Hacker News new | ask | show | jobs
by wooorm 4271 days ago
I’ll investigate this, but I think I excluded the preamble’s for trigram creation. Sure, the words will be a bit similar, but it’ll be a lot of work to compile 380 fixtures from other sources.

I’ll investigate that too. But it’s lots of work, this already was, give me some time :)

1 comments

I wonder why you chose to use trigrams. Trigrams require a lot more data to get representative statistics, and the UDHR isn't big enough for that (you'd want a million words). Furthermore, I would think that for the task of language detection, a simple unigram model would be sufficient; i.e., just choose the language with the maximum recall of word tokens from its corpus with respect to the input. I think this would work better on short sentences as well.

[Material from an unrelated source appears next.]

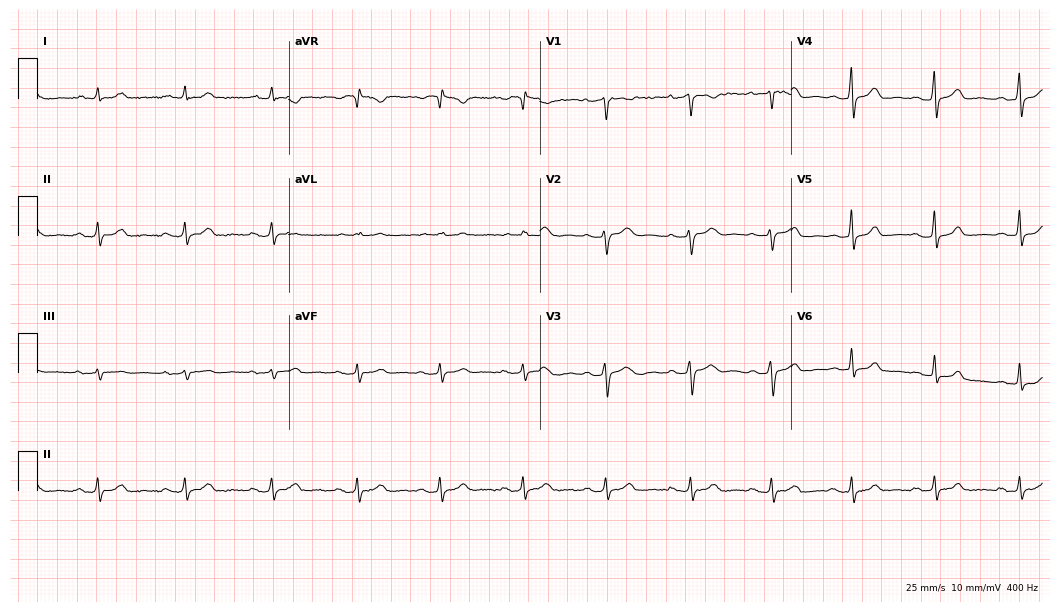
Resting 12-lead electrocardiogram (10.2-second recording at 400 Hz). Patient: a female, 39 years old. Read as a normal ECG.

And excluding the preamble doesn't make your test more meaningful, the text is still in a very particular domain and writing style.

EDIT: I had assumed trigrams meant word trigrams; character trigrams are a good choice for this.

Thanks ;)
BTW, here is my implementation of this idea: https://github.com/andreasvc/disco-dop/blob/master/web/parse...

I haven't it tested on more than 3 languages so it might perform badly but I have the intuition that it is easier to get good coverage of the vocabulary of languages than to get the frequencies of something like the top character n-grams right. The latter is affected by authorship and genre of text &c.